I have the below dependencies set up in my build.sbt and added as dependencies to the module where I'm running the test:

val spline             = "za.co.absa.spline"            % "spline-core"                   % "0.3.5"
val splineSparkAdapter = "za.co.absa.spline"            % "spline-core-spark-adapter-api" % "0.3.5"

Set up spline.properties as below:

spline.mode=BEST_EFFORT
spline.producer.url=http://localhost:8080/producer

My sbt build seems to be working fine, and I've set up the spark session to allow for lineage tracking like below in the test suite, just adding lines that I think are relevant, please let me know if more info is needed:

import za.co.absa.spline.core.SparkLineageInitializer._
  before {

    val df_map = EnrichmentPrototype.graph(sparkSession.enableLineageTracking(), conf, debug = "True")
    // graph() is basically a sequence of dataframe reads and transforms all using that sparkSession passed as the argument and returns a keyworded map of dataframes
    val emptyDf = sparkSession.emptyDataFrame

    developersDf = df_map.getOrElse("df_developers", emptyDf)
}

  test("enrich") {
    assert(df_developers.count() == 12)
}

Question

The test is passing but without lineage tracking.

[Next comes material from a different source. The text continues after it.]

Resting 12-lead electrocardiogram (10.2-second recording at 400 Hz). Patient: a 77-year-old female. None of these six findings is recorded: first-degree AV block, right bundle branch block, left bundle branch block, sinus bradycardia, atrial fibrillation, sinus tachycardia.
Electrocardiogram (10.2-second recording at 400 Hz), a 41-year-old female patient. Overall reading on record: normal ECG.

Any help on how to resolve this exception is highly appreciated as I'm not able to understand why it isn't able to locate the class. Apologies in advance for any lacking information, just let me know. Cheers!

cerveada commented 4 years ago

Hello, version 0.3.x is not supported any more and will not work with ArangoDB anyway. Use never version - like 0.5.3.

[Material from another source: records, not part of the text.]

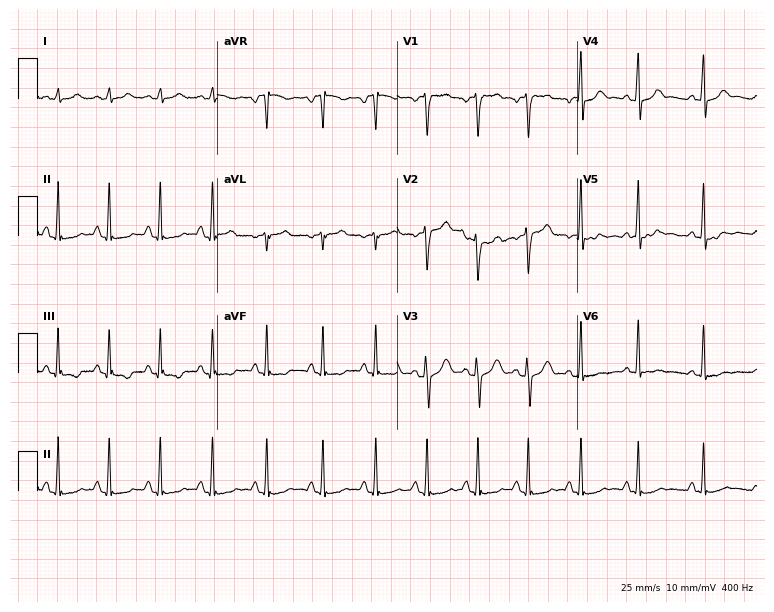
Resting 12-lead electrocardiogram. Patient: a woman, 28 years old. The tracing shows sinus tachycardia (a sinus rate of 100 beats per minute or more).
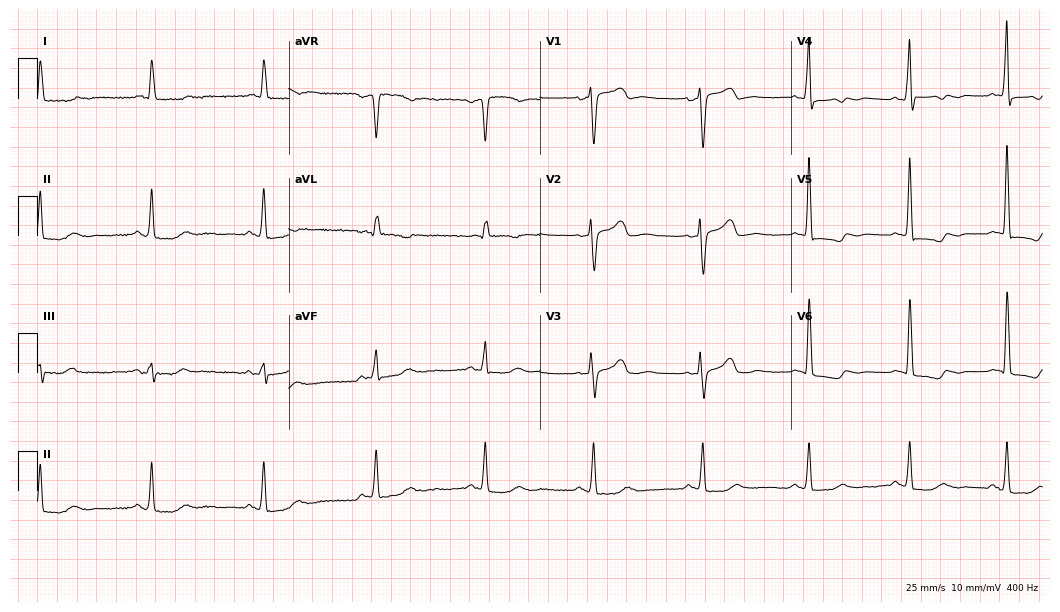
Resting 12-lead electrocardiogram (10.2-second recording at 400 Hz). Patient: a woman, 72 years old. None of these six findings is recorded: first-degree AV block, right bundle branch block, left bundle branch block, sinus bradycardia, atrial fibrillation, sinus tachycardia.
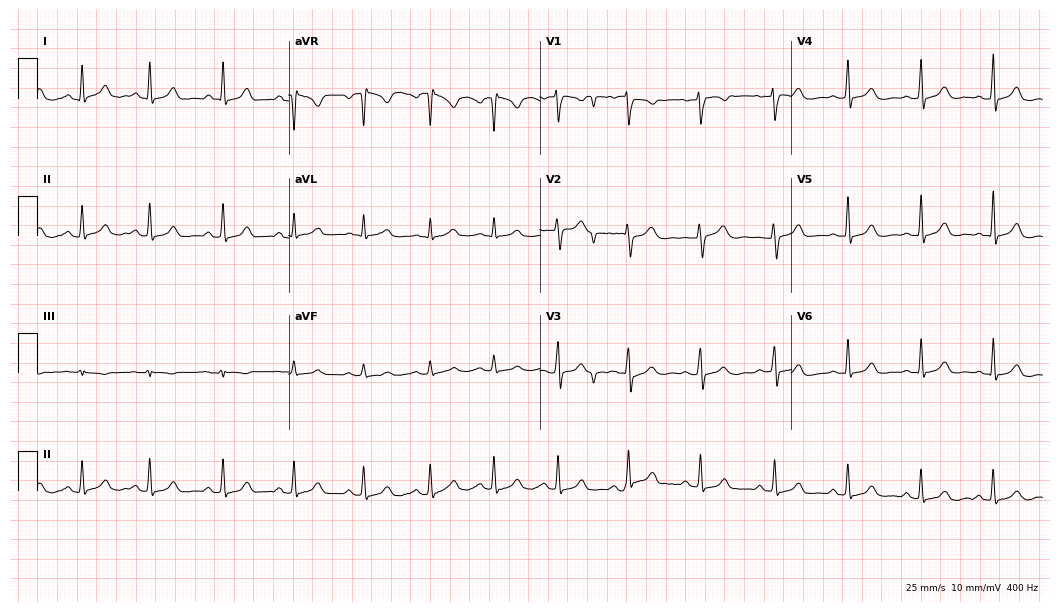
Standard 12-lead ECG recorded from a woman, 34 years old. Read as a normal ECG.

Your program should depend only on Spline-Agent. Spline core/gateway should be running on tomcat and providing the producer and consumer APIs. It's all described in the documentation: https://absaoss.github.io/spline/

sidp-dev commented 4 years ago

Thanks @cerveada . So scala and spark versions are as below in my build.sbt:

scalaVersion in ThisBuild := "2.11.8"
val sparkVersion      = "2.3.0"

I'm sorry I'm getting a bit confused on how I should set up the right dependencies from this repo - https://github.com/AbsaOSS/spline-spark-agent

I currently have below:

val spline         = "za.co.absa.spline.agent.spark" % "agent-core_2.12"        % "0.5.3"

Can you please help with the exact way to identify which version/bundle to use for my dependency above? Thanks so much in advance!

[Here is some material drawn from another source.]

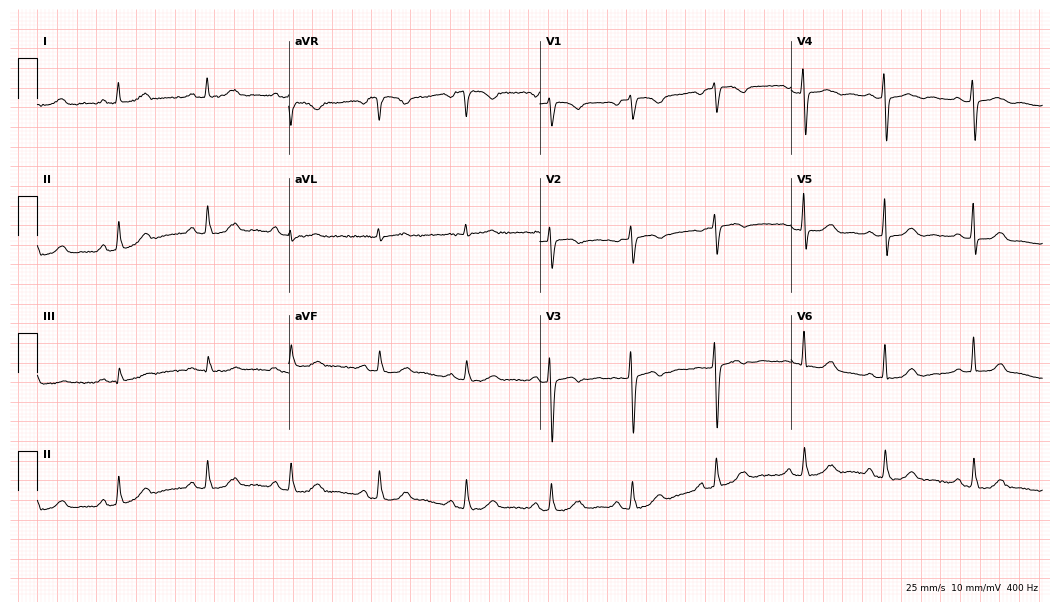
12-lead ECG (10.2-second recording at 400 Hz) from a female, 52 years old. Labelled as a normal ECG.
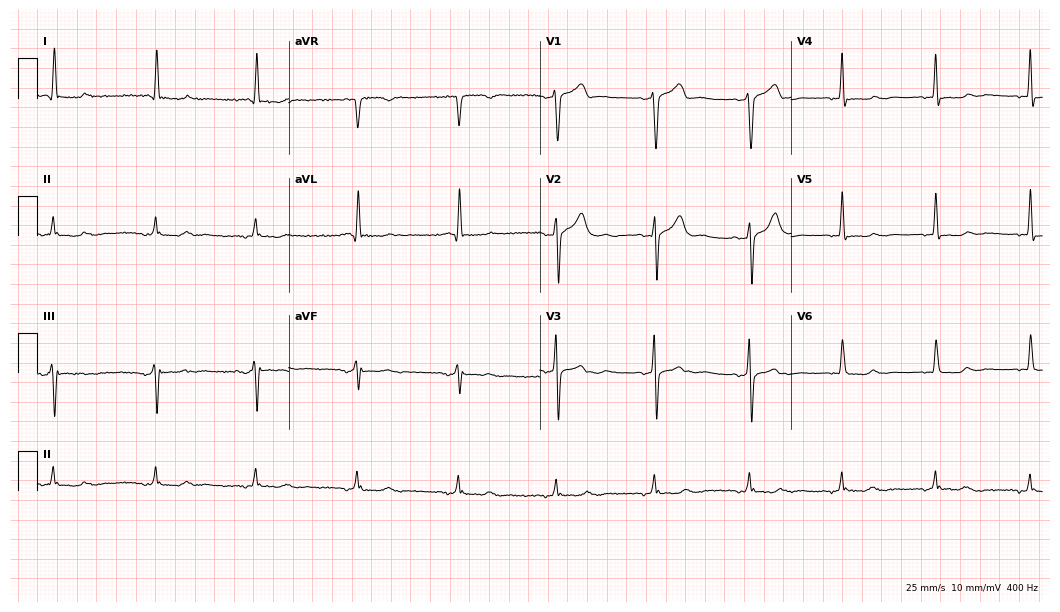
ECG — a male patient, 79 years old. Screened for six findings — first-degree AV block, right bundle branch block (RBBB), left bundle branch block (LBBB), sinus bradycardia, atrial fibrillation (AF), sinus tachycardia — none is recorded. Findings outside these six are not listed.

cerveada commented 4 years ago

Well the 2.12 at the end of "agent-core_2.12" is the Scala version. I think in Sbt you don't have to write it like that it's handled by Sbt, but I use mainly maven, so I don't know Sbt that well.

At the end the all Scala versions must match in your project. Otherwise, it seems to be ok.

sidp-dev commented 4 years ago

Thanks so much @cerveada. I have all the pieces set up and running without issues. I ran my Spark test successfully but the Spline UI doesn't show anything. I checked the ArangoDB UI in the collections as well of the Spline DB but they don't show any data. Looking at the examples at this repo: https://github.com/AbsaOSS/spline-spark-agent/blob/release/0.5.3/examples/src/main/scala/za/co/absa/spline/example/batch/Example1Job.scala Can you please advise if my Spark job requires to have a write for the lineage to work? Thanks again!

sidp-dev commented 4 years ago

Never mind! I added a write to my test and the lineage now shows up. Please keep up the great work! Cheers!